L’institution monarchique n’est pas encore ouvertement remise en cause par la majorité des Swazis. Mais l’aggravation des problèmes économiques et l’absence de réformes politiques pourrait bien amener une radicalisation de l’opposition. Mswati III aurait donc intérêt, s’il veut assurer la pérennité de cette institution et celle de sa dynastie, à prendre l’initiative de réformes courageuses avant qu’il ne soit trop tard. Ces réformes devraient bien sûr commencer par un changement radical dans le train de vie du roi et de la famille royale.

Hervé Cheuzeville

[1] Tous les rhinocéros sont gris, malgré la distinction faite entre deux espèces : les rhinocéros « blancs » et les rhinocéros « noirs ». Ces appellations n’ont rien à voir avec la couleur des animaux. Les « blancs » doivent leur surnom à une incompréhension linguistique entre néerlandophones et anglophones. Ils ont une large mâchoire inférieure qui leur permet de brouter. En Néerlandais, large se dit « wijd ». Les Hollandais furent les premiers Européens à s’établir dans ce qui est aujourd’hui l’Afrique du Sud. Ce sont eux qui donnèrent leur appellation aux rhinocéros « wijd ». Les Britanniques, arrivés deux siècles plus tard, comprirent « white », c’est-à-dire « blanc ». Par opposition, l’autre espèce fut baptisée « noire ». La mâchoire inférieure de ces rhinocéros noirs est pointue, ce qui leur permet de se nourrir des feuilles d’arbustes.

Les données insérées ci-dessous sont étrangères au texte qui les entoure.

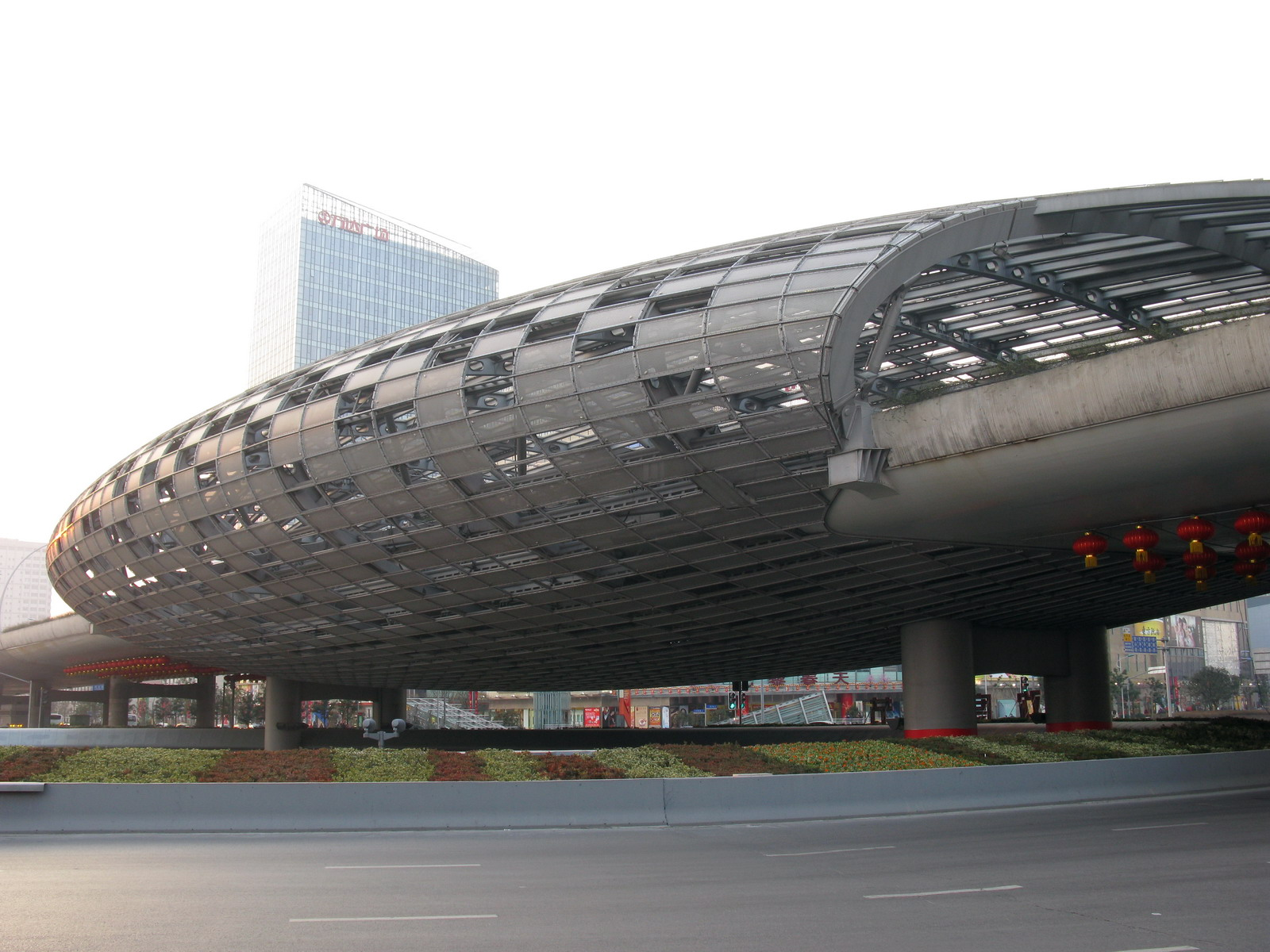 五角场巨蛋 Wujiaochang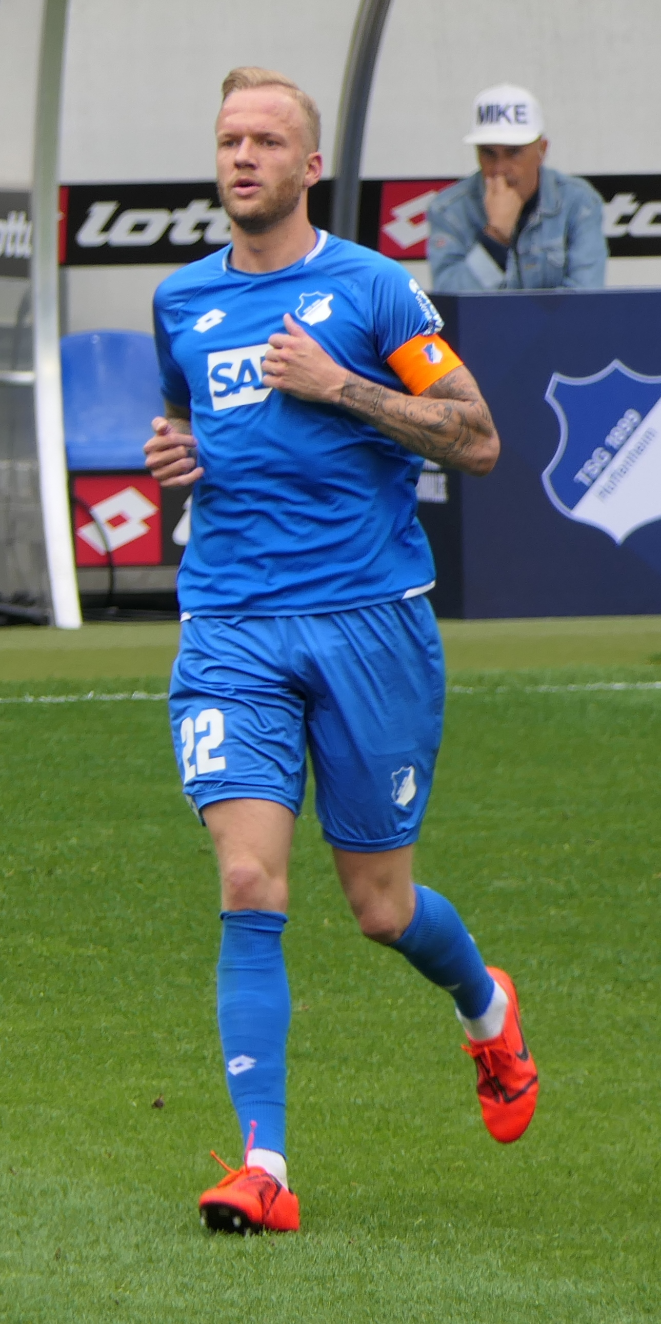 Der Fussballprofi Kevin Vogt im Trikot der TSG 1899 Hoffenheim beim Heimspiel gegen den SV Werder Bremen am 11.05.2019.

[2] Avec le Royaume du Lesotho, qui fit l’objet du premier article de cette série sur les « Royaumes méconnus », et le Royaume du Maroc, à l’autre extrémité du continent.

[3] Pharaon de la VIème dynastie qui aurait régné de  2246 à 2152 avant JC, soit 94 années.

[4] Du moins officiellement. Il existe des partis politiques d’opposition, qui opèrent dans la clandestinité et depuis l’Afrique du Sud voisine. Le principal de ces partis est le Mouvement Démocratique Uni du Peuple (PUDEMO).

[5] A l’époque de l’apartheid, tant les jeux d’argent que les relations sexuelles interraciales étaient prohibées.

[6] Comme dans d’autres pays africains anglophones, la méthode dite « ABC » (Abstinence, Be faithful, Condom, c’est-à-dire abstinence, fidélité et préservatif) est mise en avant par les autorités pour combattre le fléau du VIH/SIDA.

[7] African Growth and Opportunity Act, loi adoptée par le Congrès des États-Unis d’Amérique en mai 2000, dans le but de faciliter l’accès au marché étasunien pour les produits en provenance de pays africains acceptant les principes de l’économie libérale. De 31 en l’an 2000, ils sont maintenant 42 pays à bénéficier de cette loi.